■ WHAT YOU ARE ASKED TO DO: Exclude the pictures, then copy word for word the lines running from the beginning of the records through the line with "Palazzo della pubblica assitenza, prato".

--- START ---

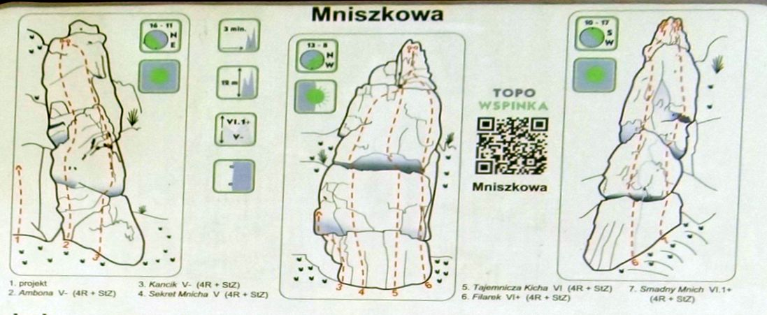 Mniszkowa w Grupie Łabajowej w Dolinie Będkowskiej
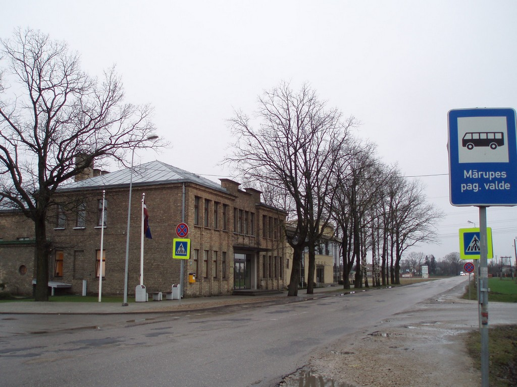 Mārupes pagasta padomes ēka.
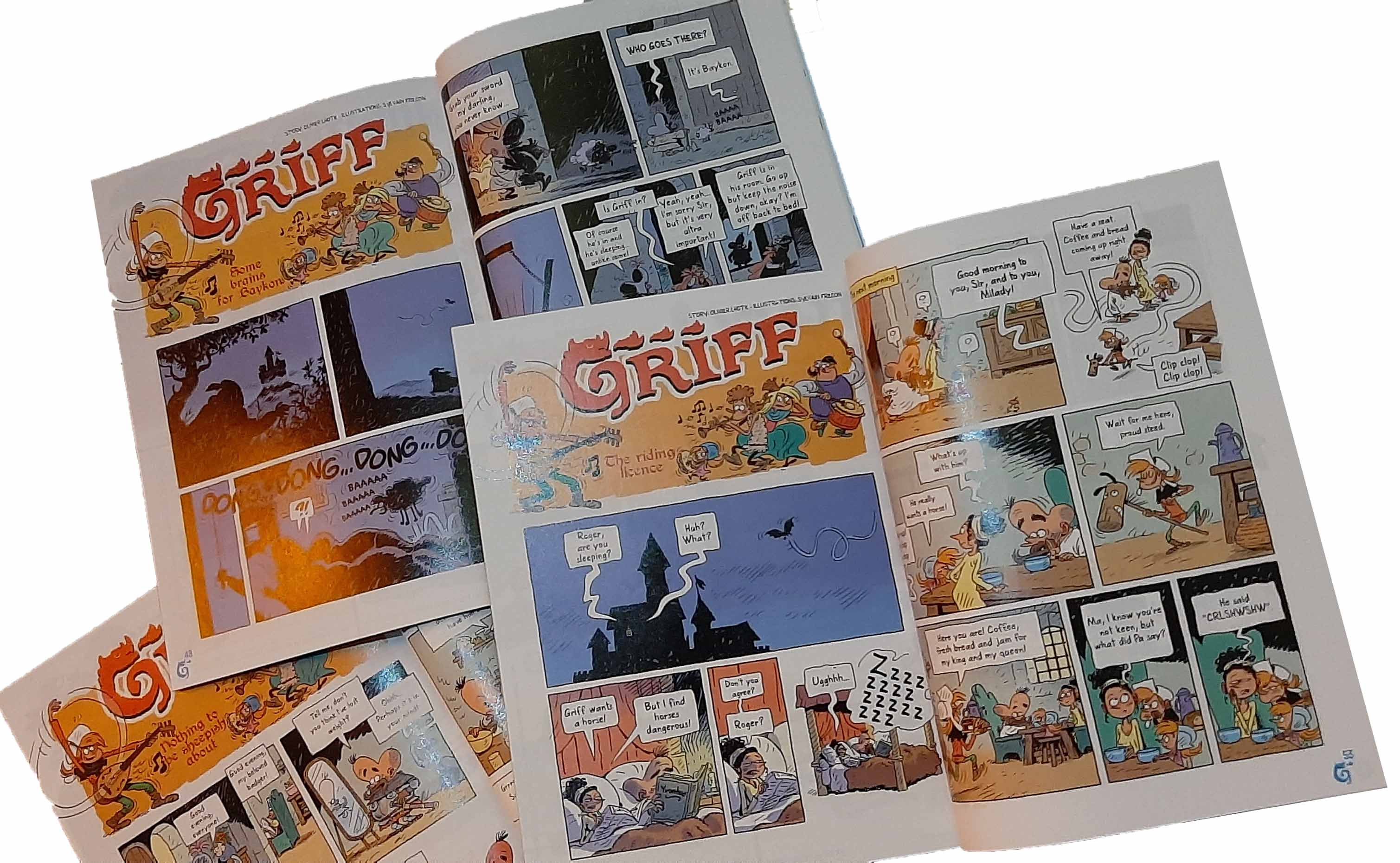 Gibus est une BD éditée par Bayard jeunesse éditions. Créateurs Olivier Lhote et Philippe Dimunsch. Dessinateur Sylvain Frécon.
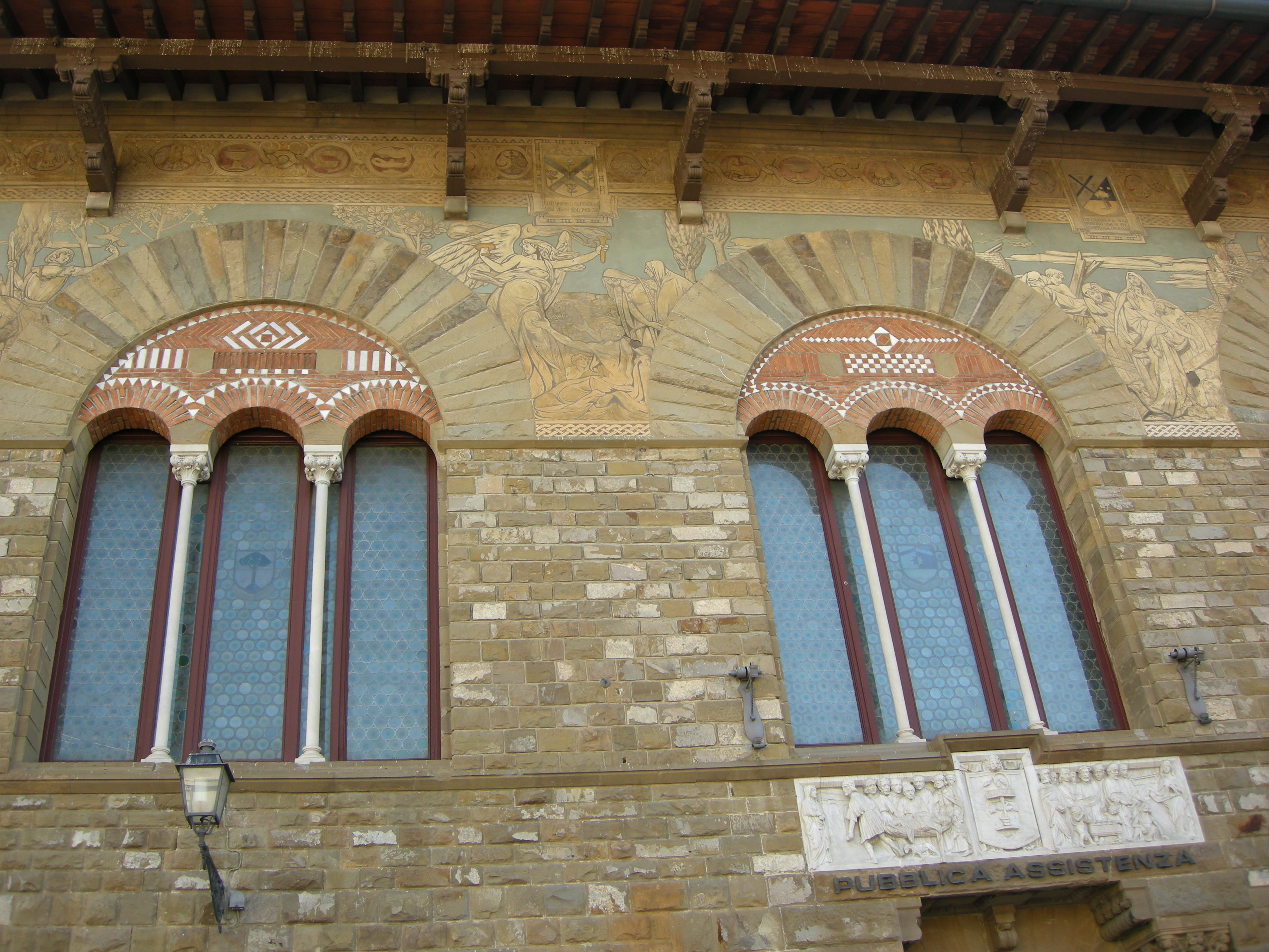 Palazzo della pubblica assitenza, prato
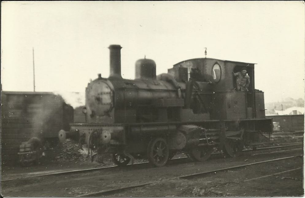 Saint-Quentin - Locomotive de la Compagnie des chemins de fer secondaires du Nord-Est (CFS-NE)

--- END ---

■ EXERCISE OUTPUT:
 Mniszkowa w Grupie Łabajowej w Dolinie Będkowskiej
 Mārupes pagasta padomes ēka.
 Gibus est une BD éditée par Bayard jeunesse éditions. Créateurs Olivier Lhote et Philippe Dimunsch. Dessinateur Sylvain Frécon.
 Palazzo della pubblica assitenza, prato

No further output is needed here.